His boots clopped across the concrete, and then Arnie heard the sound of bottles clinking. He checked out the photographs Peyton had mounted on a wall, pictures of himself with members of the Dolphins, the Marlins, the Miami Heat. He couldn’t get over how tall the basketball players were, like they had to duck down to fit in the frame. The seven-footers dwarfed Peyton, a paw here or there on his shoulder, like he was a little kid.

“Would you believe,” Peyton said, re-entering his office, “that Frankie Yin started out as a busboy?”

“I’m here to find out about Harry Healy, who I’m investigating on suspicion of murder. Frankie Yin does not concern me. What more can you tell me?”

“Not much,” Peyton said, less enthusiastic now. “He seemed decent enough.” He swallowed some vodka and looked through it to the bottom of the glass. “Likeable. He was a likeable guy.”

“So he must’ve made some friends here.”

“I don’t know. He was polite, but he pulled up a bit short of being friendly.”

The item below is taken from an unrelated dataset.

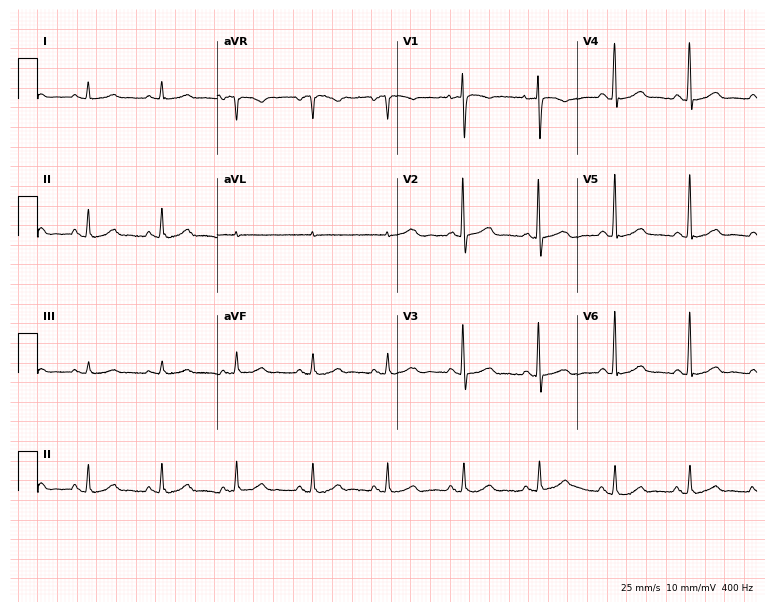
12-lead ECG from a woman, 81 years old (7.3-second recording at 400 Hz). Recorded interpretation: within normal limits.
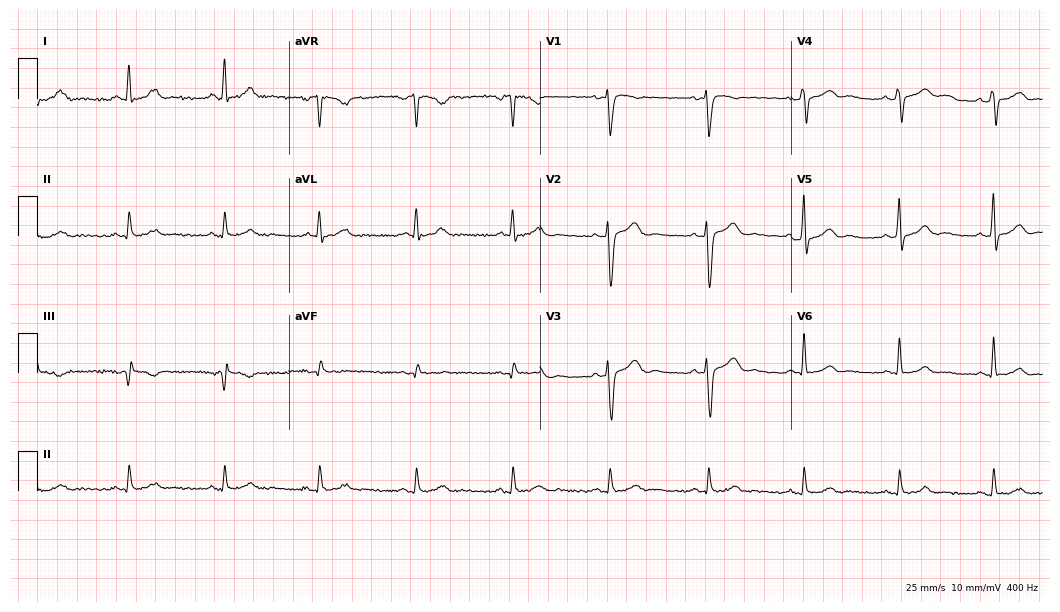
12-lead ECG from a 57-year-old male patient (10.2-second recording at 400 Hz). Recorded interpretation: within normal limits.

“Nobody he was particularly close with?”

“He might’ve had something going with one of my bartenders,” Peyton said. “Aggie St. Denis.”

Martinson wrote down her name. “What was she, his girlfriend?”

“One night, he swapped shifts with another guy so he could leave with her. Occasionally, I’d notice them coming into work together. Does that make her his girlfriend?”

“Did you ask her, this bartender girl, what happened to her pal Harry?”

“As a matter of fact,” Peyton said, “I did. She told me she hadn’t seen him, and I took her at her word. She’s not responsible for his behavior.”

“I didn’t say she was. But I’d like to get an address and a phone number for her.”

Peyton said, “Sure.” He opened a desk drawer and rummaged through a mishmash of catalogues and brochures and order forms. “I gotta have it around here somewhere.” He unjammed another drawer overflowing with the same kind of mess.

A green metal filing cabinet sat between the desk and a wall. On the side that was facing out, somebody had taped a list of names and corresponding phone numbers. In black marker across the top it said STAFF PHONE LIST. Healy’s name wasn’t on it.